Vir whistled a few bars of Snow White's "Whistle While You Work," which startled her into a laugh.
"I meant do dholes whistle. Can you do that as a dhole?"
"I can, actually. I'll have to show you sometime."
Peri noticed Noah, who had been flipping through a magazine at one of the other desks, was now giving Vir a distinctly unfriendly look. She had to run back the last part of the conversation to figure out why. Oh gosh. Vir's flirting with me, isn't he? And Noah's jealous.
She was so unused to being flirted with that she hadn't even recognized it. The punk hair and her accompanying air of don't-give-a-damn tended to intimidate most guys. With nearly all of her previous boyfriends, she'd approached them.
But Vir was kind of punk himself, with the purple hair and earring.

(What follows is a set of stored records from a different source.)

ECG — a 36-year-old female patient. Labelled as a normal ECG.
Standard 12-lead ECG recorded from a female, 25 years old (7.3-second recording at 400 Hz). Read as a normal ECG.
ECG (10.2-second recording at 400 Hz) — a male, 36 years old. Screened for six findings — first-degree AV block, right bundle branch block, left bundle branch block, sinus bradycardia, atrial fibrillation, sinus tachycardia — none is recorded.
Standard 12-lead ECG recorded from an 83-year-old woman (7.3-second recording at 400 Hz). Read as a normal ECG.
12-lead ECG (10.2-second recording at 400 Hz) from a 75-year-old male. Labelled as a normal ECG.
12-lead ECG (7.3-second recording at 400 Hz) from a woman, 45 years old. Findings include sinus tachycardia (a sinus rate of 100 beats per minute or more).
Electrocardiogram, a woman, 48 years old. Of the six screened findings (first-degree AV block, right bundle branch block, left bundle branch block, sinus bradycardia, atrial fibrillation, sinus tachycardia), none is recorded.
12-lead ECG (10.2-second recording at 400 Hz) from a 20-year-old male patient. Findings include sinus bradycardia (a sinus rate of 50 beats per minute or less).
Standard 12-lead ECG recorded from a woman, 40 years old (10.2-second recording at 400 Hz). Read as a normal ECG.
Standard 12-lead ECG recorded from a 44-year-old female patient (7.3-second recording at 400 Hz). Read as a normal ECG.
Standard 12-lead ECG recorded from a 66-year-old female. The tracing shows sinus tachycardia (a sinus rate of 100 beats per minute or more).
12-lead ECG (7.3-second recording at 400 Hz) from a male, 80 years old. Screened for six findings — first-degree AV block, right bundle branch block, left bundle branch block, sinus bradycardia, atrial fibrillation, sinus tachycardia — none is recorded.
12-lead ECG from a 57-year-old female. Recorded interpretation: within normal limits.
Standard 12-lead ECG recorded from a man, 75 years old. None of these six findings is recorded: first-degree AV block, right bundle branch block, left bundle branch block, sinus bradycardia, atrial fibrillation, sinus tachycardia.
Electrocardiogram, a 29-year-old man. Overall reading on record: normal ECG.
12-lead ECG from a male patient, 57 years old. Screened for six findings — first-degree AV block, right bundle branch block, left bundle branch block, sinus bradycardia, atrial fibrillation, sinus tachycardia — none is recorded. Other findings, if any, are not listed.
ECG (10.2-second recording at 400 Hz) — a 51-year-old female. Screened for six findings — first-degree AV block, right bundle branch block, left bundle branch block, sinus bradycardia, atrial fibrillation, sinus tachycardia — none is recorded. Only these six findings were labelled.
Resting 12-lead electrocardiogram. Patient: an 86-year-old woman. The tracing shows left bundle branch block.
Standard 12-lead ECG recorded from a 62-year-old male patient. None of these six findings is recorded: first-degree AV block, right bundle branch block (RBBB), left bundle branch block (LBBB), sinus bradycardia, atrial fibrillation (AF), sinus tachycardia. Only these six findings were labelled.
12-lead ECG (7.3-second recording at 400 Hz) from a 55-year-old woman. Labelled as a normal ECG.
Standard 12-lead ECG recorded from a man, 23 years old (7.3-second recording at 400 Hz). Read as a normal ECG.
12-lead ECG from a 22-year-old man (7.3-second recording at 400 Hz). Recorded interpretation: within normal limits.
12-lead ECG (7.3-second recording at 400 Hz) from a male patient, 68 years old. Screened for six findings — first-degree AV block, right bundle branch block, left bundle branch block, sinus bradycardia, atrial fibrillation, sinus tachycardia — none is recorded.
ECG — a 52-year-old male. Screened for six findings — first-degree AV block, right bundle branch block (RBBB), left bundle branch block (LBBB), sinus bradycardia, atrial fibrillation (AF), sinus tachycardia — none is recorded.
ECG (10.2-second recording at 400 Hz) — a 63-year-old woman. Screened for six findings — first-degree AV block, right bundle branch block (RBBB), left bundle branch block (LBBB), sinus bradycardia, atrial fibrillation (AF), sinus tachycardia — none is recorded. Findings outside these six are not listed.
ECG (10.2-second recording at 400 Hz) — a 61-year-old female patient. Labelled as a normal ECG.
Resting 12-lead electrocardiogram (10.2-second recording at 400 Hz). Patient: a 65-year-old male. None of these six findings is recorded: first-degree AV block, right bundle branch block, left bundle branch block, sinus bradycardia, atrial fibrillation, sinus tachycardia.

Sorry, buddy. You're too late. You seem nice, but no regrets here.
Seeming to recognize her withdrawal, Vir turned all business. He flipped over the laptop and handed it to her. "Let me know if you have any problems, okay? The password is Tucson."
"Thank you," she said, smiling in a way that she hoped was sincere and not at all flirty.
Out in the hall, she murmured to Noah, "You were jealous."
"No I wasn't," he said, a little too quickly.
"Yeah you were." She grinned up at him. "It's flattering. But you've got nothing to be jealous about."
"I never said I was jealous."
"I know." She stopped in the hallway, caught him with the arm that wasn't holding the laptop, and stretched up to kiss him. She could feel him relaxing, and Peri grinned against his mouth.
"All right," he admitted when she broke the kiss. "Maybe a little jealous. Trust me, it wasn't you I was worried about."
They retrieved their luggage from their room, picking up Trish along the way, and went down to the underground parking garage. Thiessen was waiting for them, along with two agents Peri didn't know—at least she thought she didn't, until Trish broke into a beaming grin and greeted the dark-haired woman in sunglasses, and then Peri realized, with a shock, that it was Delgado, wearing sunglasses with her hair combed over the scaly side of her head. This must be her going-out-in-public guise.